__GIVEN ENTRIES__.
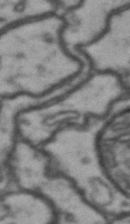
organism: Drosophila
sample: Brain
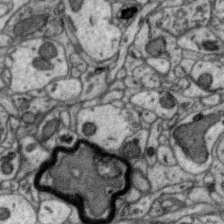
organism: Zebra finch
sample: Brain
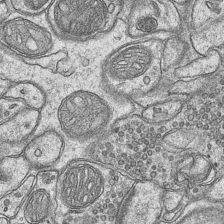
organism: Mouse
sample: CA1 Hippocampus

---

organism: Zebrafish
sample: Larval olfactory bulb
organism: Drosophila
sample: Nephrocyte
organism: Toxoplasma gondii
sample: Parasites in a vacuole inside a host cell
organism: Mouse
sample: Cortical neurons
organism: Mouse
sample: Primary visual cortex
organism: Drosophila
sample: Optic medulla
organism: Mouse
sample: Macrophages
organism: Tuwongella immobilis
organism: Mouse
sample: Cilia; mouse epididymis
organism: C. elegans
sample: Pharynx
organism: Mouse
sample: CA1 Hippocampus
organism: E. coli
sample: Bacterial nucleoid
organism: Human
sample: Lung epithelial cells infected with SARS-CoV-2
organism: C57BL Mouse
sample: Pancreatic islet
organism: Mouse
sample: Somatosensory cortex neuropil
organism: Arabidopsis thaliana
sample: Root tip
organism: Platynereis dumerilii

__PROBLEM TO WORK ON__.
The lines above from the one containing "sample: Cilia; mouse epididymis" through the one containing "organism: Platynereis dumerilii" are to be set down exactly, and no others.

__ANSWER SPACE__.
sample: Cilia; mouse epididymis
organism: C. elegans
sample: Pharynx
organism: Mouse
sample: CA1 Hippocampus
organism: E. coli
sample: Bacterial nucleoid
organism: Human
sample: Lung epithelial cells infected with SARS-CoV-2
organism: C57BL Mouse
sample: Pancreatic islet
organism: Mouse
sample: Somatosensory cortex neuropil
organism: Arabidopsis thaliana
sample: Root tip
organism: Platynereis dumerilii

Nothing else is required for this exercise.